On the flip side of things, the sex scenes in the game would still be about the same level of cringe-inducing. So the games do share at least some similarities.

Boiling this overly-long article down to a single, hopefully cogent point: the design choices in Mass Effect 2 seem to me to indicate a team that took a serious look at the drawbacks of the traditional Bioware RPG and attempted to slice them away. The design choices of Dragon Age, on the other hand, took the same problems and wallowed in them.

And therein lies the difference.

 

4 Responses to “Biowary”

  1. Tony says:

    Yes! The lack of a voice for my character in Dragon Age was a huge distraction. I actually thought I missed a setting in the options for his voice.

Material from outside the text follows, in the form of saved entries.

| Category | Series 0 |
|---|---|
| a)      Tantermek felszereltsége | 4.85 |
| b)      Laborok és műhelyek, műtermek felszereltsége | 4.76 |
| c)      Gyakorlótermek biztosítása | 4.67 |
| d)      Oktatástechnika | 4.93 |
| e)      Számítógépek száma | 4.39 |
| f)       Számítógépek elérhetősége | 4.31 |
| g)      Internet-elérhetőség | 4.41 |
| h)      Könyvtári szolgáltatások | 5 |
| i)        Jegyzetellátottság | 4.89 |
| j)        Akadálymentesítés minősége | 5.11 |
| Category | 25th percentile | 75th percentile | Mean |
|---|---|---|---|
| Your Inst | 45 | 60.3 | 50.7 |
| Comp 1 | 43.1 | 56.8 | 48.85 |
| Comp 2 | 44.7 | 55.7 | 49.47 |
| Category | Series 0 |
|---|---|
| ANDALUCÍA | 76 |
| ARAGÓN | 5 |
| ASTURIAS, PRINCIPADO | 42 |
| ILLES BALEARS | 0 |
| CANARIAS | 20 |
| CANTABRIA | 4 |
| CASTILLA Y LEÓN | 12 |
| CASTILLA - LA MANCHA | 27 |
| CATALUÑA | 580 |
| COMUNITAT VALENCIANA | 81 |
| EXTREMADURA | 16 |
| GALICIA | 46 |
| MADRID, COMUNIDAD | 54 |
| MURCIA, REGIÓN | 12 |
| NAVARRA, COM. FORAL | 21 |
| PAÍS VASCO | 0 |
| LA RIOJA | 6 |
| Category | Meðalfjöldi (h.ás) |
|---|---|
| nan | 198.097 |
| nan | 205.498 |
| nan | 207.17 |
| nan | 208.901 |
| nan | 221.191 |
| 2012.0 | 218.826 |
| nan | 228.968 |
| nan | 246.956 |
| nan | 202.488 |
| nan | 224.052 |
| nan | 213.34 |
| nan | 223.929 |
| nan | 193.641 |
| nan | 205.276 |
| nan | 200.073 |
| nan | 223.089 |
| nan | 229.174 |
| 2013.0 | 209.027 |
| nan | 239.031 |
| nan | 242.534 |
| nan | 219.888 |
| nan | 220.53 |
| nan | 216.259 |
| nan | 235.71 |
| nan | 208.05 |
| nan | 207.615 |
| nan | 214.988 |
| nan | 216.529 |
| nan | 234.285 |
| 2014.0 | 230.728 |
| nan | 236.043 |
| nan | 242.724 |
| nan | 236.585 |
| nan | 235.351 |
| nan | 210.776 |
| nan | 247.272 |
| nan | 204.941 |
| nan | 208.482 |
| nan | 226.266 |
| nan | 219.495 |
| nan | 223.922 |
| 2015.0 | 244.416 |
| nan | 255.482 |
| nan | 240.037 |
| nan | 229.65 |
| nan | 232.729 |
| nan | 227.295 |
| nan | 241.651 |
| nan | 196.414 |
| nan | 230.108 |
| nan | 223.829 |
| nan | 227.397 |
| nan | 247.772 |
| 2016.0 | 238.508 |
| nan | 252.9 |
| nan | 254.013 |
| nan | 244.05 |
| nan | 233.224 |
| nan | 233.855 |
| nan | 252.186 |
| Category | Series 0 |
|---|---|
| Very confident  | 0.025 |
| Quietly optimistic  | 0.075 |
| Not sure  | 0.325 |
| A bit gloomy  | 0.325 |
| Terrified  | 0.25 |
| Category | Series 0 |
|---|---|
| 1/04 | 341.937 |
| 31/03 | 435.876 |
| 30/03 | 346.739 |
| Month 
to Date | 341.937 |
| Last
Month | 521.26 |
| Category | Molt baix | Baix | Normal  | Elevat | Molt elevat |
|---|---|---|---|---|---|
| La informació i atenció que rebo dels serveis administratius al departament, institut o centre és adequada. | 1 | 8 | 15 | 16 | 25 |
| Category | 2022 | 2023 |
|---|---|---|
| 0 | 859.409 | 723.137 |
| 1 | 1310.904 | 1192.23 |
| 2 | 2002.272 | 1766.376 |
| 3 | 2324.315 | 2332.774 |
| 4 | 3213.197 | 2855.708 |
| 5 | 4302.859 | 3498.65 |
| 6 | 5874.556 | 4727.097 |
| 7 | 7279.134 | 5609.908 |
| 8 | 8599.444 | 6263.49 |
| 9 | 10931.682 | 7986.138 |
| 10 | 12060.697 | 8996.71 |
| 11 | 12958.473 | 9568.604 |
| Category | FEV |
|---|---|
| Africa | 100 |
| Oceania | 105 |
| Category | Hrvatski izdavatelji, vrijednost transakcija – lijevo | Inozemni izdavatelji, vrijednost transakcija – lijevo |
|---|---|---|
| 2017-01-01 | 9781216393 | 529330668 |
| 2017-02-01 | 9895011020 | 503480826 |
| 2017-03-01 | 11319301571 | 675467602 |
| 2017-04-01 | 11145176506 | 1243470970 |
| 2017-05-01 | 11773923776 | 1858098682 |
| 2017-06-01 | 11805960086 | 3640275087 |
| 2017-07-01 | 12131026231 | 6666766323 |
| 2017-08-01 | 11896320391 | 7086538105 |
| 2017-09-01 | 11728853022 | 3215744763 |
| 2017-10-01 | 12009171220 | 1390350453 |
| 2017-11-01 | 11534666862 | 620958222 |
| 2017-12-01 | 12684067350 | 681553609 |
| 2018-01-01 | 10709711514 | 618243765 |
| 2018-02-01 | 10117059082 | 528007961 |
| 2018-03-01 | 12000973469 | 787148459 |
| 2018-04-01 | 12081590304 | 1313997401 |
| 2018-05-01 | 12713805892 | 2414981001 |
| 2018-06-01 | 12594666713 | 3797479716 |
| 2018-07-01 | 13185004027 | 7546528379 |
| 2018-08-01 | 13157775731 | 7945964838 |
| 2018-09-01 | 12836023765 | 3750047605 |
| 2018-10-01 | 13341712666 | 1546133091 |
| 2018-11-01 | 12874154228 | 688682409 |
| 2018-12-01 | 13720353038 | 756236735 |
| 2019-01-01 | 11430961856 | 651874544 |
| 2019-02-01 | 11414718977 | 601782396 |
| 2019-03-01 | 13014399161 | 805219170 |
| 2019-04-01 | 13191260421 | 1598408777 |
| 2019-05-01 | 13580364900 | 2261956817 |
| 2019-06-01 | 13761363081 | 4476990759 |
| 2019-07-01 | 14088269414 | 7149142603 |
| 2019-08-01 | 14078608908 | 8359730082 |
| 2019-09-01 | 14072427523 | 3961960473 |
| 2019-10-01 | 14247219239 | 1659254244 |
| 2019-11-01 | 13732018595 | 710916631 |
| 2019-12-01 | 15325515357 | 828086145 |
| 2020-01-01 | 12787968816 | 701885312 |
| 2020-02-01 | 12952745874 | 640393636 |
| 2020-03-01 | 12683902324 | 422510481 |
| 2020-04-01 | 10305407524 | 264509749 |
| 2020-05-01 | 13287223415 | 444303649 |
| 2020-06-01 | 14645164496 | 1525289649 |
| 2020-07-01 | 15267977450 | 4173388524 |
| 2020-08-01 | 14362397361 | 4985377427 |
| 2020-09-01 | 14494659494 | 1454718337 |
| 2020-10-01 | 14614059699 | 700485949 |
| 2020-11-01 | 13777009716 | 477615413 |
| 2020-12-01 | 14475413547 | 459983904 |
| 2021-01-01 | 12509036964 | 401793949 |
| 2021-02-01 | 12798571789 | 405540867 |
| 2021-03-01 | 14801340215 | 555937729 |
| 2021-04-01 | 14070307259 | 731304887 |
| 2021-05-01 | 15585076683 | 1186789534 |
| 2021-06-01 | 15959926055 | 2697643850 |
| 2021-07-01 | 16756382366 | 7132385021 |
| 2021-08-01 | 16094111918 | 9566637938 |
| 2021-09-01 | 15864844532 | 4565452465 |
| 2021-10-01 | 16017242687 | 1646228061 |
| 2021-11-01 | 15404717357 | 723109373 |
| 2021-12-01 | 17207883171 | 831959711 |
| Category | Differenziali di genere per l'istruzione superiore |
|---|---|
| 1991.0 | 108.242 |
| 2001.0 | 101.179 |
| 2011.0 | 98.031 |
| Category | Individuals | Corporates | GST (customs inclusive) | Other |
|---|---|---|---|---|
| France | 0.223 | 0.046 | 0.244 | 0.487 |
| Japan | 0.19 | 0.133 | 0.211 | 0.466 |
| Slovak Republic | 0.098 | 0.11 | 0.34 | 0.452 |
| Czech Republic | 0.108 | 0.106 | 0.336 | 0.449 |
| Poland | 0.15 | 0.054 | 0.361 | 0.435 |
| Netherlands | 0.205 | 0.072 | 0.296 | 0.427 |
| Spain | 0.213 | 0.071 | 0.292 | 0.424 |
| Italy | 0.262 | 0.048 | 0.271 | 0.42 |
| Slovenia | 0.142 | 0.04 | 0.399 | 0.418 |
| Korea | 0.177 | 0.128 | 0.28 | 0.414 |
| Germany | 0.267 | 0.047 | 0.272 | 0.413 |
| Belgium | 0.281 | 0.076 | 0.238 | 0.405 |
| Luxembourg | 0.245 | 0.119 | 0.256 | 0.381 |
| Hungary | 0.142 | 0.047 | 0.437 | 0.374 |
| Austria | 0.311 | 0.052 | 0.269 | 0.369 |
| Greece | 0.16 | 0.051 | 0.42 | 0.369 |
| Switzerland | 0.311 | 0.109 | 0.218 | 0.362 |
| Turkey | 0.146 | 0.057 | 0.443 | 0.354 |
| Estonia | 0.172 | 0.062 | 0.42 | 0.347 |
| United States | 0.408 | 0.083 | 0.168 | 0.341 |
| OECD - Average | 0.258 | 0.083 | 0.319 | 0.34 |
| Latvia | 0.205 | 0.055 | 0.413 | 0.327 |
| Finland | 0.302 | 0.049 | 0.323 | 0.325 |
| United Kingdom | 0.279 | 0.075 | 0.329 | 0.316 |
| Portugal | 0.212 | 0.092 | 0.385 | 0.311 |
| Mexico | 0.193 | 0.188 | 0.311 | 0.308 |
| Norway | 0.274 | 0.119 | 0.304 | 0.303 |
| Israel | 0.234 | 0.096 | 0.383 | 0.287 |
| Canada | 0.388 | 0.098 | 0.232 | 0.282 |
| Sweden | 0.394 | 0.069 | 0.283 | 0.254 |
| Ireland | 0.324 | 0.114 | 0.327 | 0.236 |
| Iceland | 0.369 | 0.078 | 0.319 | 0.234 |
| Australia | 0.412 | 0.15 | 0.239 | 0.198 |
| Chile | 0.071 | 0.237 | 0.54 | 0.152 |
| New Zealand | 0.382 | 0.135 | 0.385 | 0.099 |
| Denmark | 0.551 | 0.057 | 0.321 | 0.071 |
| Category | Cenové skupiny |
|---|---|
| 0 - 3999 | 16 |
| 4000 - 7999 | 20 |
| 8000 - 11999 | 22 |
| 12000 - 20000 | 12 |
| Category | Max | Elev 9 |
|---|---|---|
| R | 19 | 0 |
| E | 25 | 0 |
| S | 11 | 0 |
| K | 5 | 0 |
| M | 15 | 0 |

    Great comparison. I’ve only played DA for about 5 hours, but I wasn’t really anxious to get back. Now I’m really not anxious to play it again.

  2. psu says:

    It seems to me that most of Dragon Age’s design problems stem from the desire to do service to the fans of the “old school” Baldur’s Gate style slog. There is a lot of nostalgia for every worn out tedious time wasting design disaster in those games, from the awful inventory management to the awful combat. They certainly brought it all back in Dragon Age.

  3. TsuDhoNimh says:

    Inventory management is definitely the worst part of Dragon Age. Bioware makes the problem even worse by tricking the player into thinking they will need to save items for crafting, when in fact, crafting is another waste of time.

    * minor spoiler warning for Dragon Age *
    The worst items in the game are the crafting items and the crystals. Since DA is a sandbox game, you can do quests in any order, which means that if you are like me, you did the quest to get the golem as the second-to-last quest in the game. Thus, I carried around about 20 useless crystals for most of the game before I gave up and just sold them all in disgust.
    * spoiler ending *

    I liked Dragon Age despite its problems. My advice to anyone wanting to play the game is: ignore all pointless Mercenary/Wizard/Chantry side quests and ignore all crafting items, for crafting leads to madness.

  4. Hank says:

    Why all the hate for Dragon’s Age? :)

    I agree with most of the complaints: the lack of a PC voice, the pointless sidequests, the juvenile good/evil dichotomy, and most certainly the endless array of crap you collect and need to manage in your inventory.

    BUT, 1) Fallout 3 also had all of the same problems and was not “objectively terrible…in nearly every possible way”. 2) You must be crazy, because the tactical combat is so much fun! 45 skeletons to slay before the next plot point? I love it! Give me more!